Im Projektgeschäft läuft selten alles nach Plan. Lieferungen verspäten sich, Preise steigen plötzlich an oder die Qualität der gelieferten Ware entspricht nicht den Erwartungen.
Wenn solche Probleme im Einkauf auftreten, gerät das gesamte Projekt in Gefahr. Damit ein Team nicht in Panik gerät oder wertvolle Zeit mit
unklaren Zuständigkeiten verliert, braucht es ein bewährtes Werkzeug: Eskalationsstufen.
In diesem Artikel erklären wir, warum klare Regeln für schwierige Situationen die Basis für ein erfolgreiches Projektmanagement sind und wie man diese im Einkauf effektiv einsetzt. 📈
Was bedeutet Eskalation im Einkauf eigentlich?
Eskalation klingt im ersten Moment negativ – man denkt an Streit oder Konflikte. Im beruflichen Kontext ist eine Eskalation jedoch ein geplanter Prozess. Wenn ein Problem auf der aktuellen Arbeitsebene nicht mehr gelöst werden kann, wird es an die nächsthöhere Instanz weitergereicht.
Das Ziel einer Eskalation ist nicht, jemanden zu beschuldigen, sondern schnelle Entscheidungen herbeizuführen, damit das Projekt nicht zum Stillstand
kommt. Ohne fest definierte Stufen passiert oft eines von zwei Dingen:
Entweder Probleme werden zu lange verschwiegen oder sie landen ungefiltert direkt bei der Geschäftsführung.

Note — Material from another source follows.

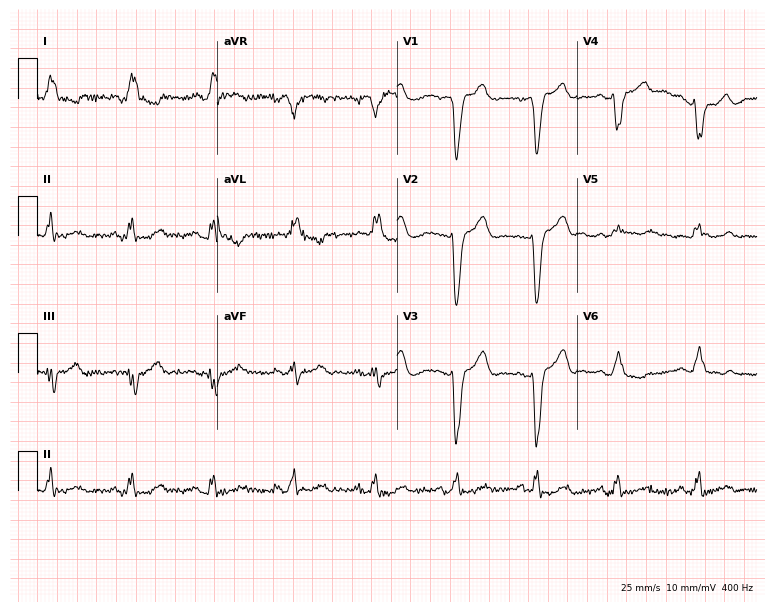
Resting 12-lead electrocardiogram (7.3-second recording at 400 Hz). Patient: a female, 81 years old. The tracing shows left bundle branch block.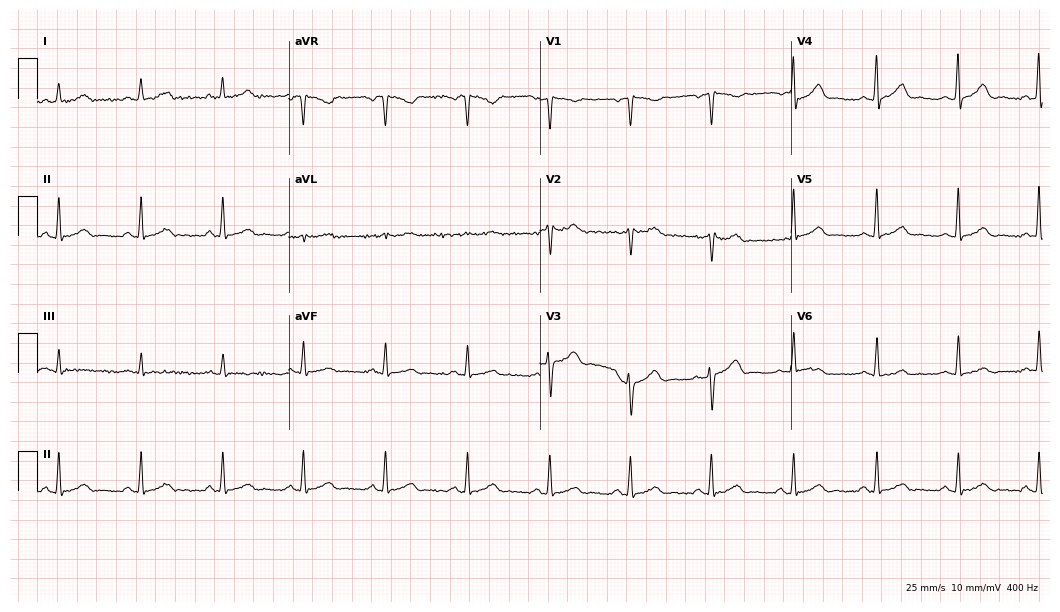
Resting 12-lead electrocardiogram. Patient: a female, 55 years old. None of these six findings is recorded: first-degree AV block, right bundle branch block (RBBB), left bundle branch block (LBBB), sinus bradycardia, atrial fibrillation (AF), sinus tachycardia. Other findings, if any, are not listed.

Beides schadet dem Projekt.
Warum Projektstabilität ohne Eskalationsplan gefährdet ist
Ein Projekt hat viele Beteiligte: Projektleiter, Einkäufer, Ingenieure und externe Lieferanten. Wenn
ein Lieferant beispielsweise wichtige Bauteile nicht rechtzeitig liefert, muss sofort reagiert werden. Wenn der Einkäufer nicht weiß, wen er informieren muss oder wann er „Alarm schlagen“ darf,
geht wertvolle Zeit verloren.
Studien belegen den Einfluss von reibungslosen Prozessen auf den Projekterfolg.
Eine Untersuchung des Project Management Institute (PMI) zeigt eindrucksvoll, wie wichtig klare Kommunikationswege sind: Unternehmen mit ausgereiften Projektmanagement-Prozessen haben eine
deutlich höhere Erfolgsquote.
Konkret zeigt die Studie, dass Projekte mit klaren Governance-Strukturen eine um 30 % höhere Erfolgsrate bei der Einhaltung von Zeitplänen und
Budgets aufweisen (Quelle: Pulse of the Profession, PMI).
Stabile Prozesse sorgen also dafür, dass man nicht ständig „Feuer löschen“ muss, sondern vorausschauend arbeiten kann.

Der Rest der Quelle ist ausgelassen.